[Opening Supplied information section]

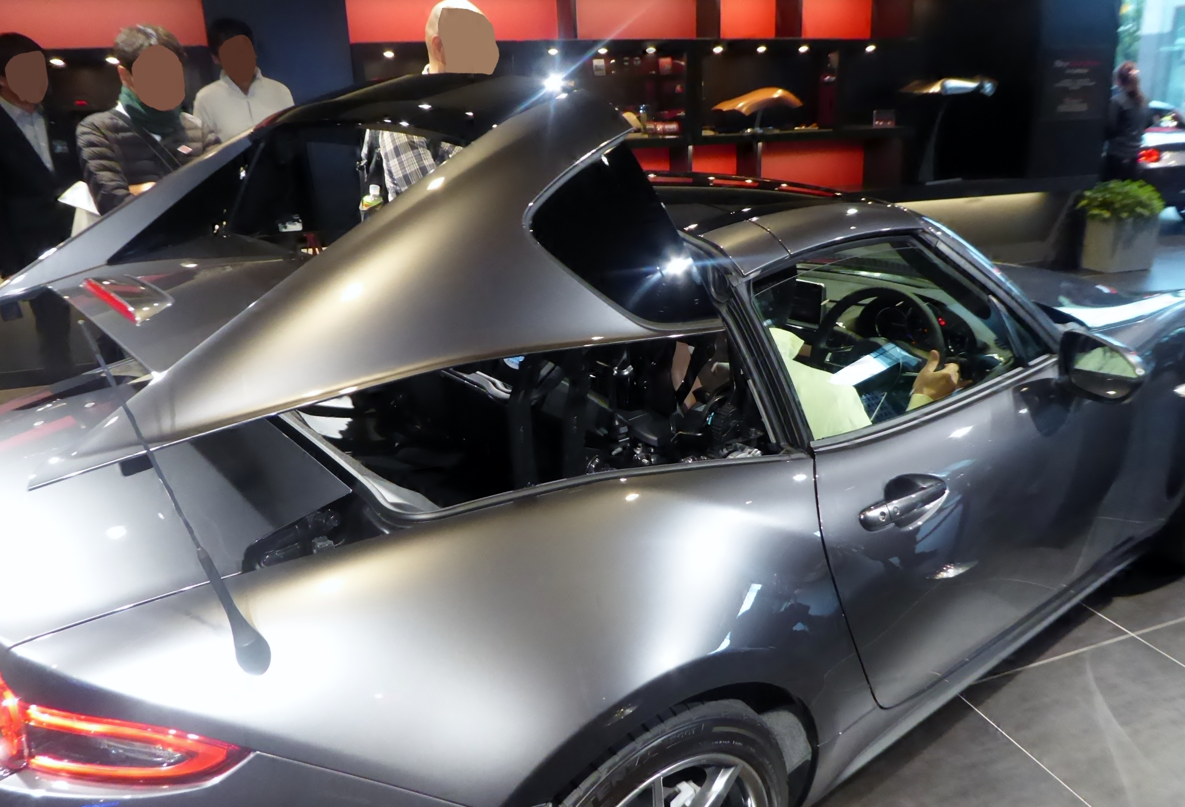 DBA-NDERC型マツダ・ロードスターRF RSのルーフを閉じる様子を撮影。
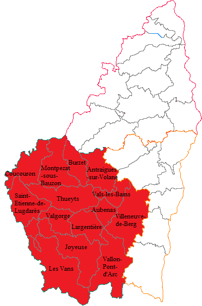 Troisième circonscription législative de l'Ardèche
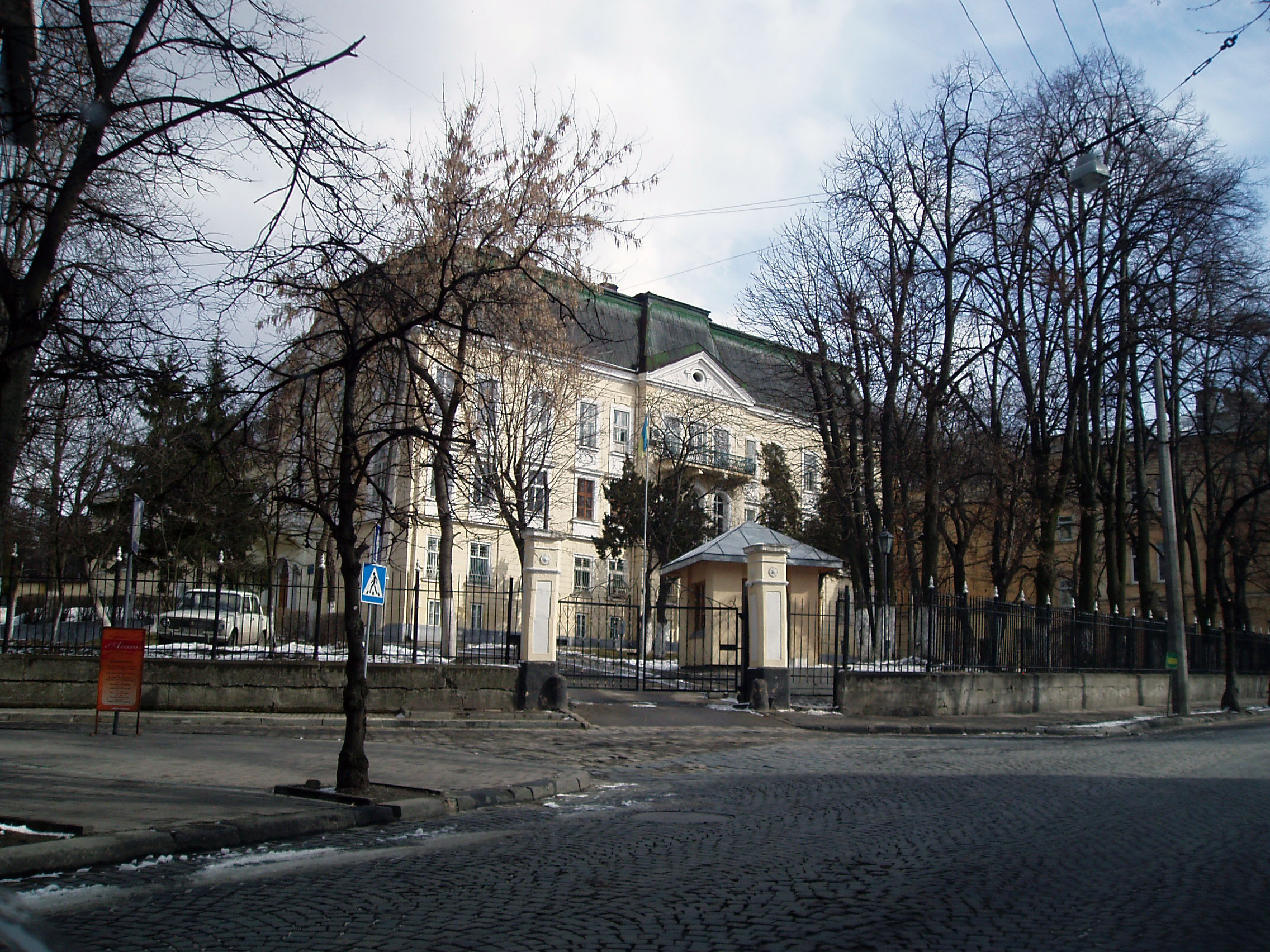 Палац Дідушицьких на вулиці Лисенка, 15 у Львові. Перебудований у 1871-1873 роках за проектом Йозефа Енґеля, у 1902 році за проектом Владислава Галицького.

[Closing Supplied information section]

**What you should do**
Could you set down, exactly as written, every line from the one with "Troisième circonscription législative" to the end of the data, both ends included? Leave out the pictures.

**Solution to this task**
 Troisième circonscription législative de l'Ardèche
 Палац Дідушицьких на вулиці Лисенка, 15 у Львові. Перебудований у 1871-1873 роках за проектом Йозефа Енґеля, у 1902 році за проектом Владислава Галицького.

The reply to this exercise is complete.